# Best screen protection?



## eckdawg5 (Oct 31, 2011)

I'm looking at all the options for the "military grade" wet apply screen protectors. In your opinions, which has been the best for you? I'm looking for one that is cut accurately and won't "orange peel". Ideas? Thanks


----------



## ddemlong (Aug 24, 2011)

eckdawg5 said:


> I'm looking at all the options for the "military grade" wet apply screen protectors. In your opinions, which has been the best for you? I'm looking for one that is cut accurately and won't "orange peel". Ideas? Thanks


I really enjoyed the ZAGG Invisishield but it does have that rubbery feel that you need to get use too. . If you go onto ebay you can find reusable plastic static screen protectors that are the harder plastic like Verizon's . Verizon's are adhesive and disposable but they are good IMO.


----------



## eckdawg5 (Oct 31, 2011)

yeah I don't like the harder plastic because it's virtually impossible not to get a small bubble from dust. Seems like the good protectors are the same price on ebay that they are at a retail store.


----------



## ddemlong (Aug 24, 2011)

eckdawg5 said:


> yeah I don't like the harder plastic because it's virtually impossible not to get a small bubble from dust. Seems like the good protectors are the same price on ebay that they are at a retail store.

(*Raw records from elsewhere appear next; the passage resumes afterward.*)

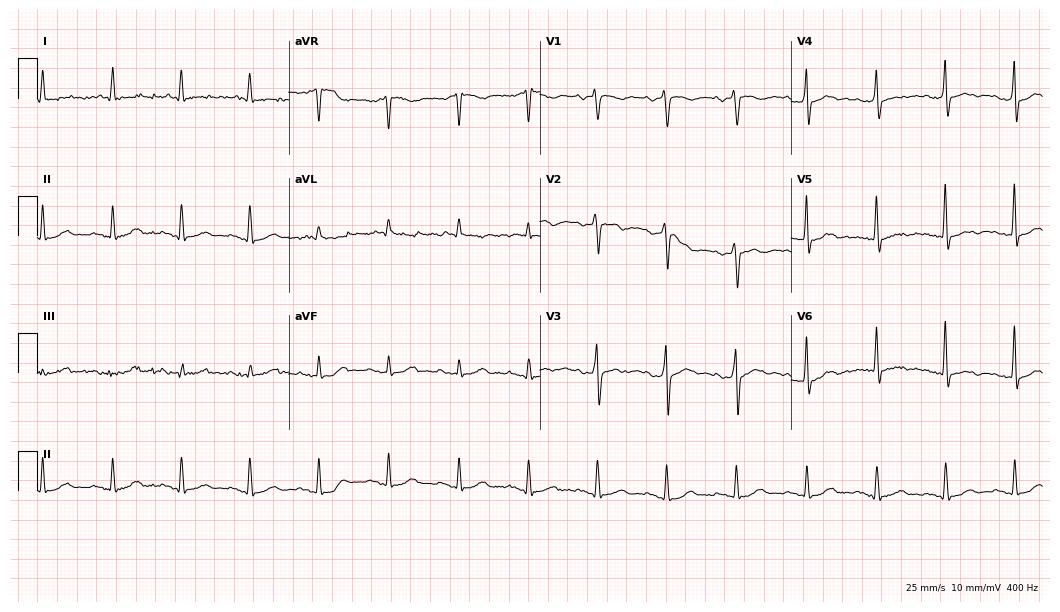
ECG — a 65-year-old male patient. Labelled as a normal ECG.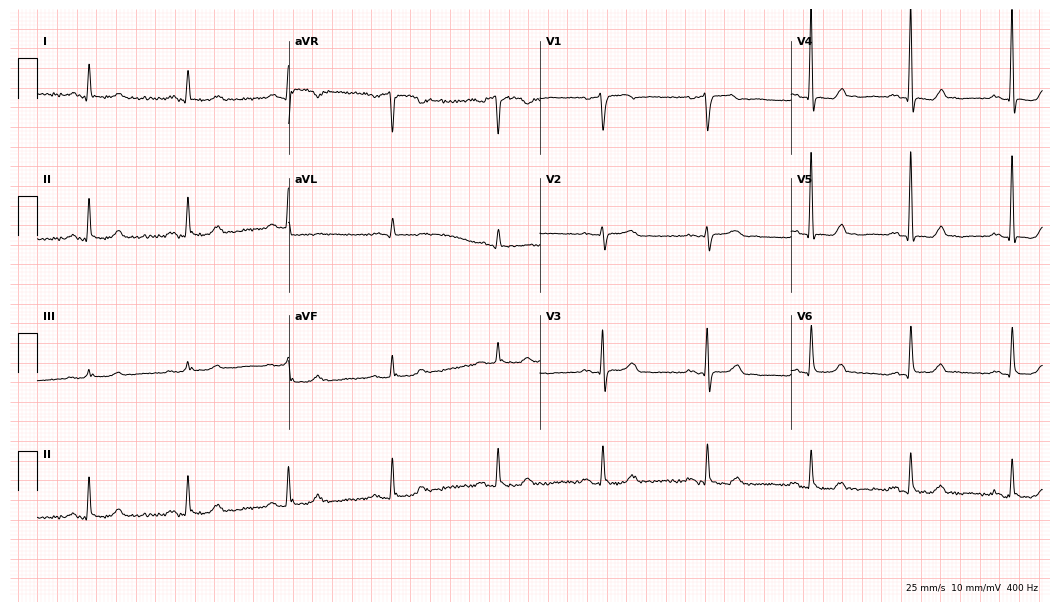
Standard 12-lead ECG recorded from a woman, 61 years old (10.2-second recording at 400 Hz). Read as a normal ECG.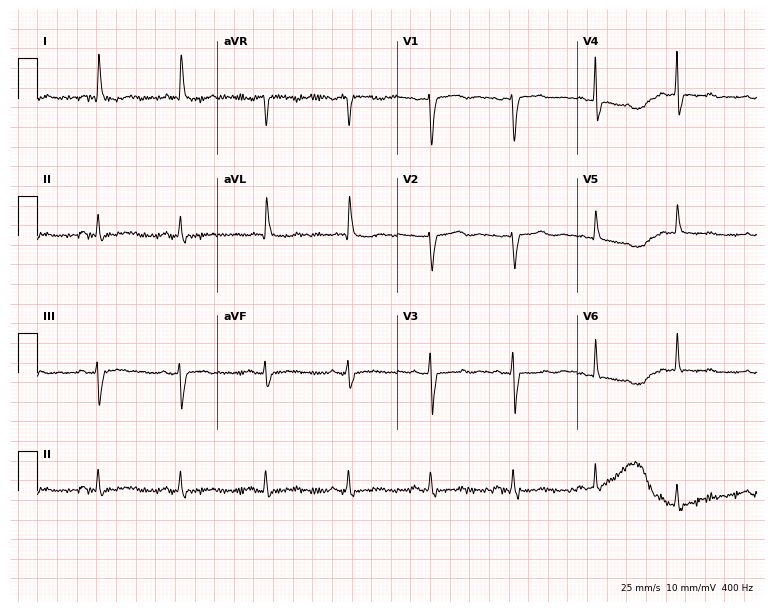
Standard 12-lead ECG recorded from a 70-year-old female patient (7.3-second recording at 400 Hz). None of these six findings is recorded: first-degree AV block, right bundle branch block, left bundle branch block, sinus bradycardia, atrial fibrillation, sinus tachycardia. Findings outside these six are not listed.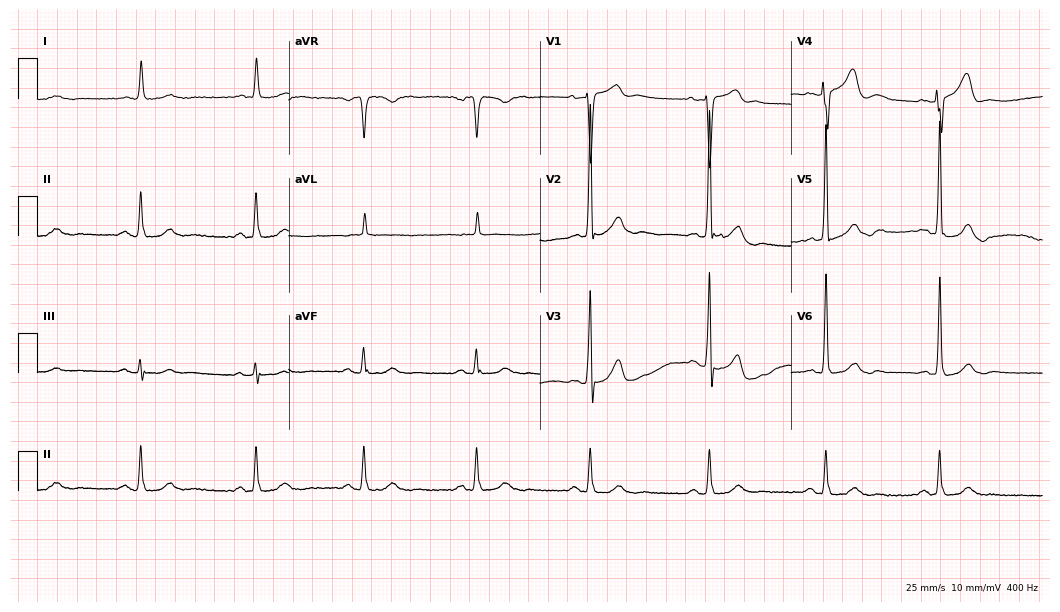
Resting 12-lead electrocardiogram. Patient: a 75-year-old male. None of these six findings is recorded: first-degree AV block, right bundle branch block (RBBB), left bundle branch block (LBBB), sinus bradycardia, atrial fibrillation (AF), sinus tachycardia. Findings outside these six are not listed.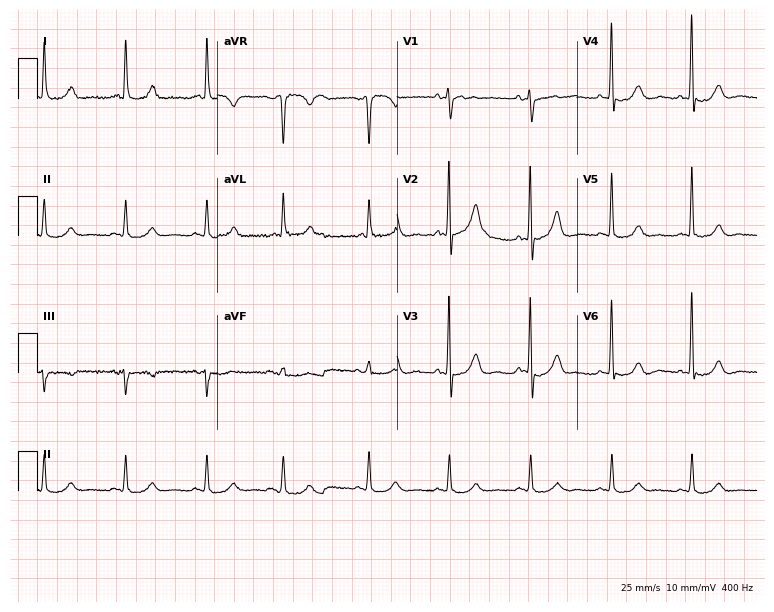
Resting 12-lead electrocardiogram. Patient: a woman, 78 years old. None of these six findings is recorded: first-degree AV block, right bundle branch block, left bundle branch block, sinus bradycardia, atrial fibrillation, sinus tachycardia. Findings outside these six are not listed.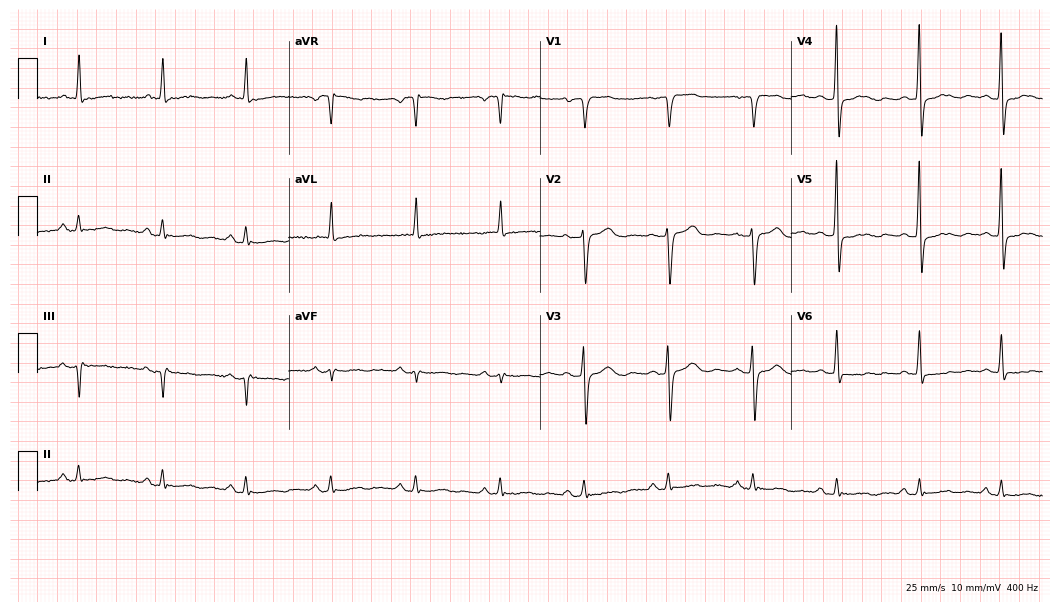
12-lead ECG from a man, 74 years old (10.2-second recording at 400 Hz). No first-degree AV block, right bundle branch block (RBBB), left bundle branch block (LBBB), sinus bradycardia, atrial fibrillation (AF) or sinus tachycardia recorded for this tracing.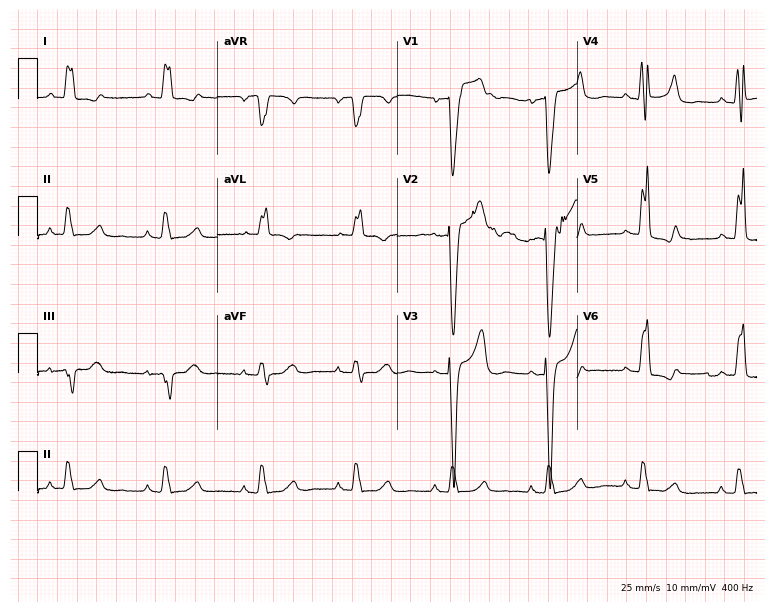
ECG (7.3-second recording at 400 Hz) — a 77-year-old woman. Findings include left bundle branch block.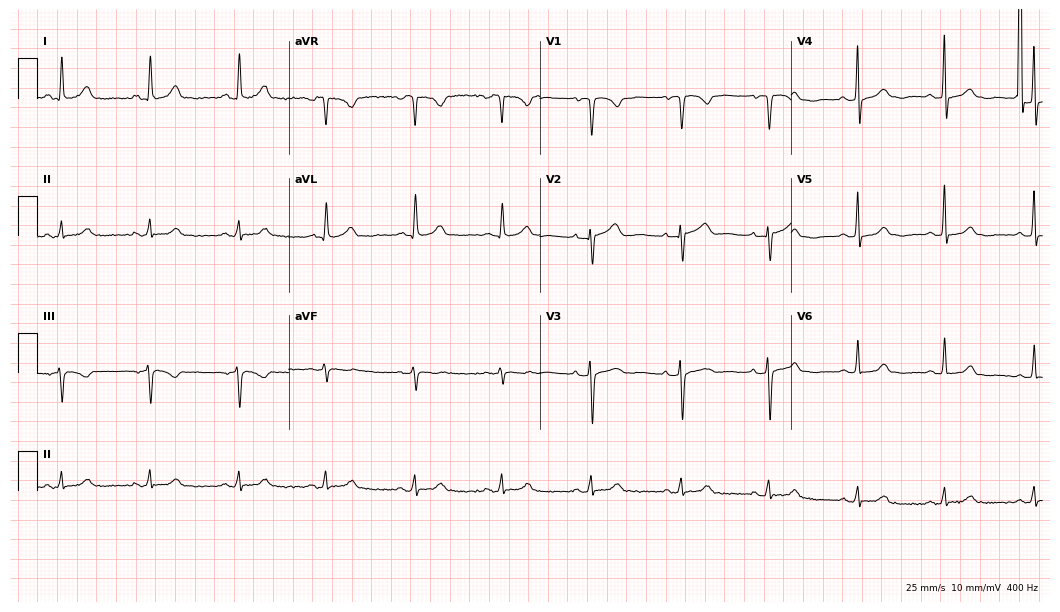
Standard 12-lead ECG recorded from a female patient, 68 years old (10.2-second recording at 400 Hz). Read as a normal ECG.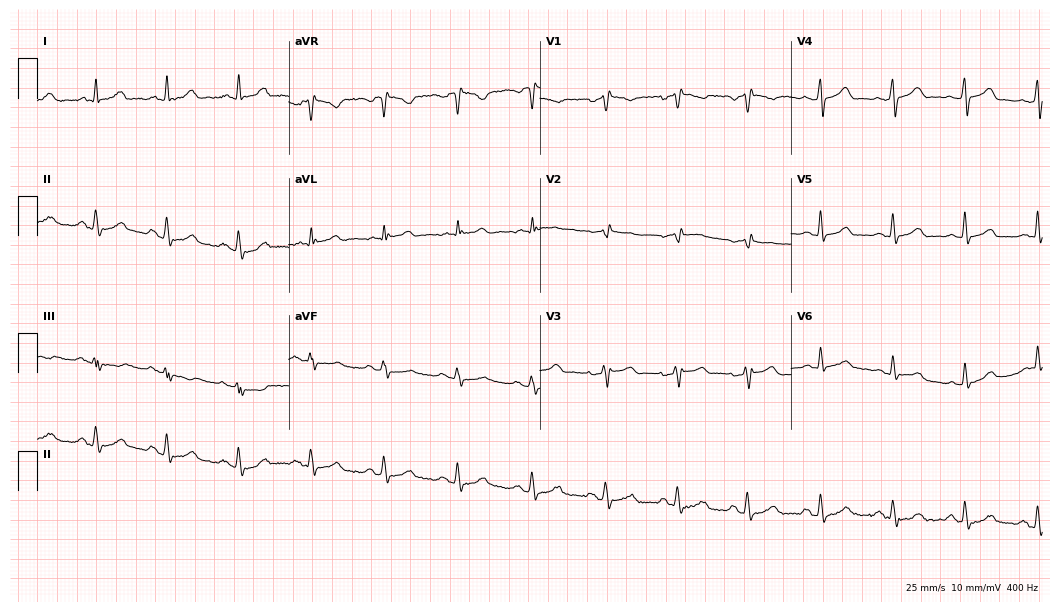
Standard 12-lead ECG recorded from a woman, 53 years old. None of these six findings is recorded: first-degree AV block, right bundle branch block, left bundle branch block, sinus bradycardia, atrial fibrillation, sinus tachycardia.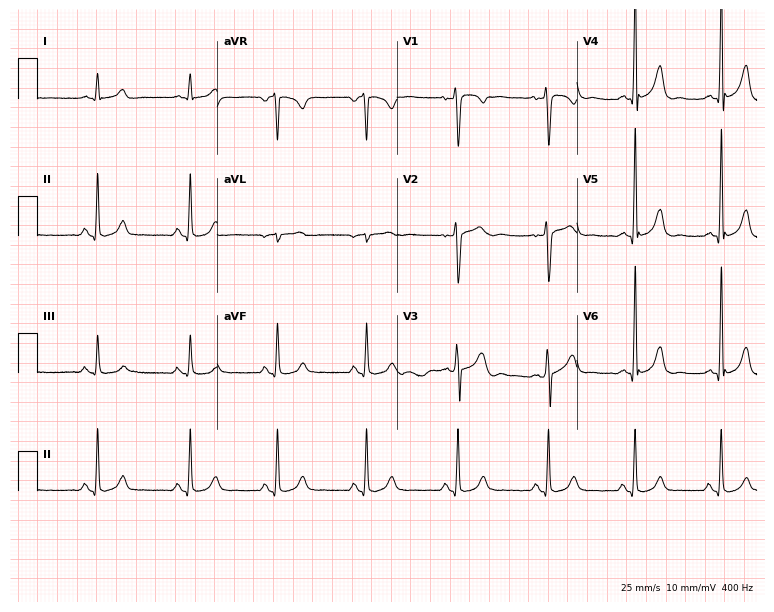
Electrocardiogram, a 42-year-old male patient. Of the six screened findings (first-degree AV block, right bundle branch block (RBBB), left bundle branch block (LBBB), sinus bradycardia, atrial fibrillation (AF), sinus tachycardia), none is recorded.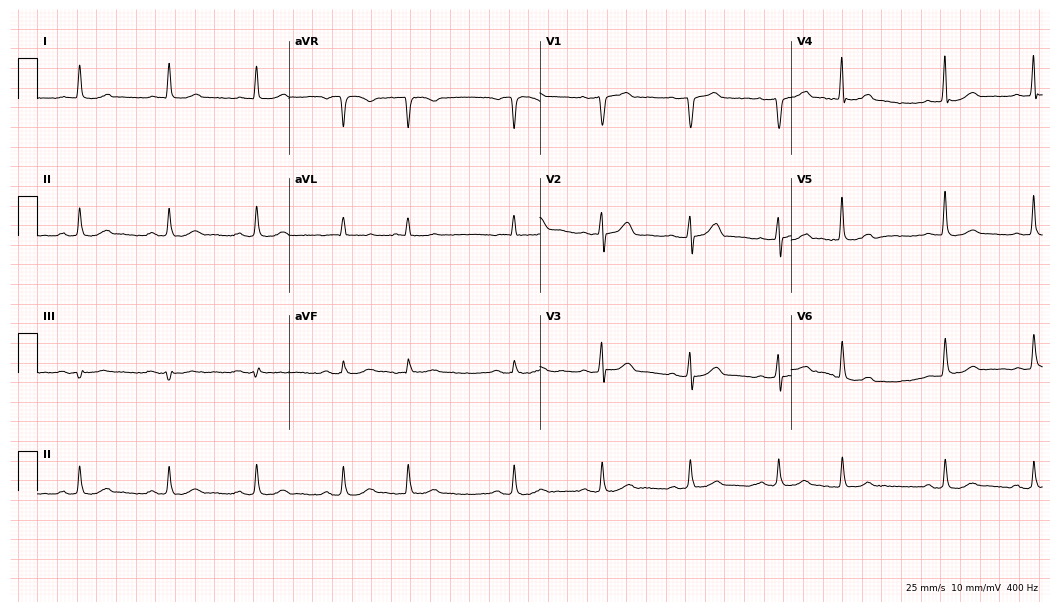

It really is. There is no such thing as a dust free environment for the average person. I always end up with something under there even after the screen is wiped off and dust blown off.


----------



## eckdawg5 (Oct 31, 2011)

ended up ordering some from clear protector. http://www.ebay.com/itm/390375732347?ssPageName=STRK:MEWNX:IT&_trksid=p3984.m1497.l2649 we sell this brand in the sprint store I work at and they have a lifetime warranty. Can't beat that for under $8.


----------